At a recent board meeting at GNW-Evergreen Insurance Services in Encino, positioning for growth in down times was also on the agenda.
“We have been watching this come for some time,” said Karen Oxman, a principal at the 70-employee insurance agency with roots that go back to 1930. “We’ve been in a bubble that was just completely over the top: people living off their homes that had value way above what anybody should have counted on.”
Clients have been laying people off, cutting wages or hours, or both. One company she worked with no longer opens on Fridays or Mondays. A real estate client caught in the credit crunch recently declared bankruptcy.
Although Oxman predicts the economy will get worse before it improves, she still expects her firm, which has annual revenue of about $10 million, to eke out growth of 1% to 2% for the year. That will include working hard to make up for lower billings.

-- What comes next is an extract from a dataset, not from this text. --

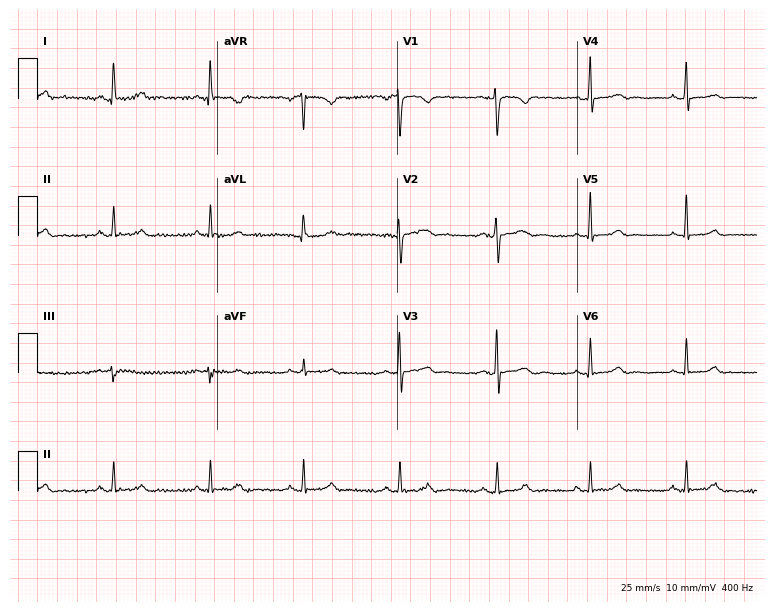
ECG — a 47-year-old female. Labelled as a normal ECG.

“In a market like this, when things are tight, there is also a lot of movement, and we feel we are fairly well positioned” to attract new clients, she said.
The firm is also looking to help clients benefit from potential opportunities and be wary of unexpected costs in the downturn. As a full-service insurance agency, it regularly works with clients to help them lower risk and cut costs.
“The soft market will not stay, so one of the things we are doing is to work with our clients to position themselves for the future,” said Oxman, a board member and a Southern California regional director for the industry trade group Insurance Brokers and Agents of the West.
Hasty layoffs, ill-prepared wage cut decisions or other cutbacks could come back to haunt a business owner in what she expects to be a more aggressive legal environment.
As employee counts change or sales decline, insurance premium costs can also shift. The credit crunch has also hit the premium finance market, which has made it harder for some firms to pay for needed nonstandard insurance products.
“Now is the time to be getting really good advice, not just to hunker down and hope you ride it out,” Oxman said.
Uniform designer and manufacturer Barco Uniforms, which was started by Donner’s grandfather in 1929, is also looking to thrive in tough times.
The business owner’s action plan includes using lean business management practices to become more competitive, a focus on creating breakthrough products and inspiring confidence in employees.
“In response to the recession challenge, we are kind of reinventing our business model,” said Donner, whose firm serves the medical community, as well as corporate clients including the major fast-food restaurant chains.
Barco also has a long history of supplying uniforms to Hollywood, he said, including television’s “Dr. Kildare,” the movie “Patch Adams” and, more recently, “Seven Pounds.”
The company also outfits the medical personnel of ABC’s “Grey’s Anatomy” and last year released its first Grey’s Anatomy Professional Wear by Barco collection. The collection -- which includes T-shirts decorated with the show’s signature “Seriously?” -- also uses new fabrications with moisture-wicking properties found more often in active sportswear.
“It was my stimulus package for my customers in ’08 and it will be a stimulus package in ’09 plus other remarkable things that hopefully will be successful,” Donner said.
In April, Barco plans to feature in its fall catalog a colorful new collection to be manufactured under a license from Crayola. Trend research shows that bright colors are popular during hard times, said Iris Amano, Barco’s director of marketing and multimedia.
It’s all part of Donner’s determination to deliver “remarkable” products that generate customer excitement and sales, a strategy he is accelerating for 2009, a year he expects sales growth to hit double digits.
“It’s difficult to do,” Donner said. But “when you are remarkable in a recessionary time, you do it well, you pull it off, then you can grow your business as a result.”